Every line from the one holding "2011.0 | 46.61 |" through the one holding "Average | 0.46 |" in the data below must be returned exactly, both ends included, with pictures left out and nothing else added.

BEGIN INPUT

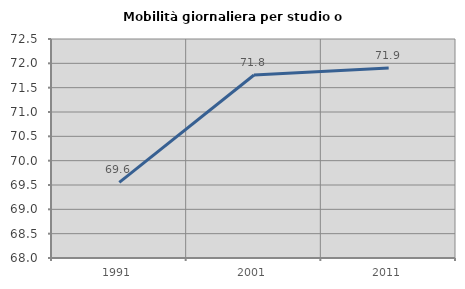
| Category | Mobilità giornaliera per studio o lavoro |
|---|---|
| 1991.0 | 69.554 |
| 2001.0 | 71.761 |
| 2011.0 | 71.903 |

END INPUT
BEGIN INPUT

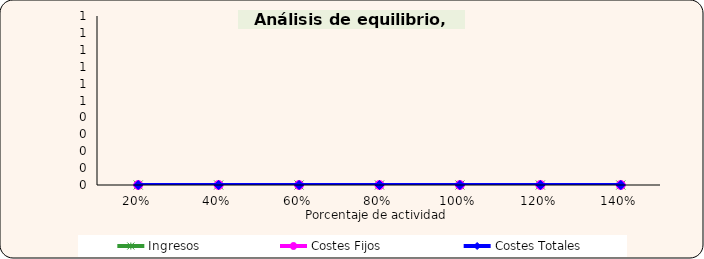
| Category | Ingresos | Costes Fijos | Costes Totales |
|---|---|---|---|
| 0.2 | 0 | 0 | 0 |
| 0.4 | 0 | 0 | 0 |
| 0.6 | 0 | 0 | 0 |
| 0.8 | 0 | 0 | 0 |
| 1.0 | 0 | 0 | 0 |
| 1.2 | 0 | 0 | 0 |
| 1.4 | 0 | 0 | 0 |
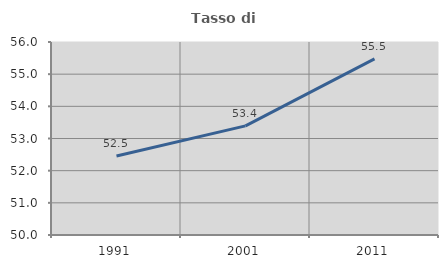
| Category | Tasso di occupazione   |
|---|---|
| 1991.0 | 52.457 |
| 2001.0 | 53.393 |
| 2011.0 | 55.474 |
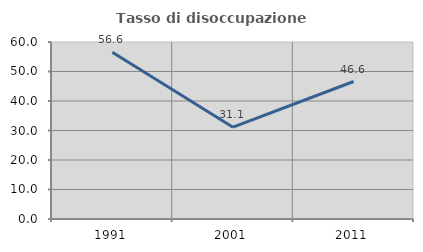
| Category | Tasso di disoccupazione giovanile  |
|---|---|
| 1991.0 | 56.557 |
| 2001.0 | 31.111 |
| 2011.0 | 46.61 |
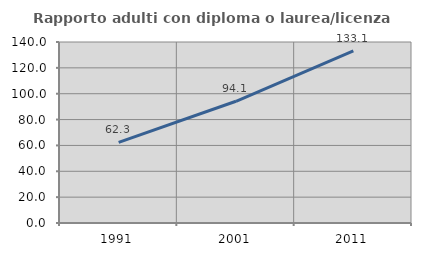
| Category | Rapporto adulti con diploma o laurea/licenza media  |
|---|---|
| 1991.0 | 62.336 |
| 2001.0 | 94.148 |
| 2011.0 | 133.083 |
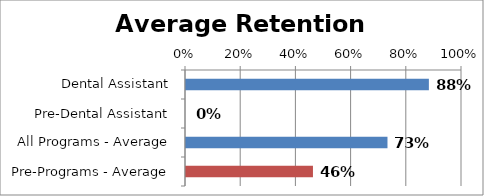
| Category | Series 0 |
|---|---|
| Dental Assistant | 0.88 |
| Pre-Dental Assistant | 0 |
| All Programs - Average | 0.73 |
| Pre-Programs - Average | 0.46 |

END INPUT

SOLUTION FOR THIS EXERCISE
| 2011.0 | 46.61 |
| Category | Rapporto adulti con diploma o laurea/licenza media  |
|---|---|
| 1991.0 | 62.336 |
| 2001.0 | 94.148 |
| 2011.0 | 133.083 |
| Category | Series 0 |
|---|---|
| Dental Assistant | 0.88 |
| Pre-Dental Assistant | 0 |
| All Programs - Average | 0.73 |
| Pre-Programs - Average | 0.46 |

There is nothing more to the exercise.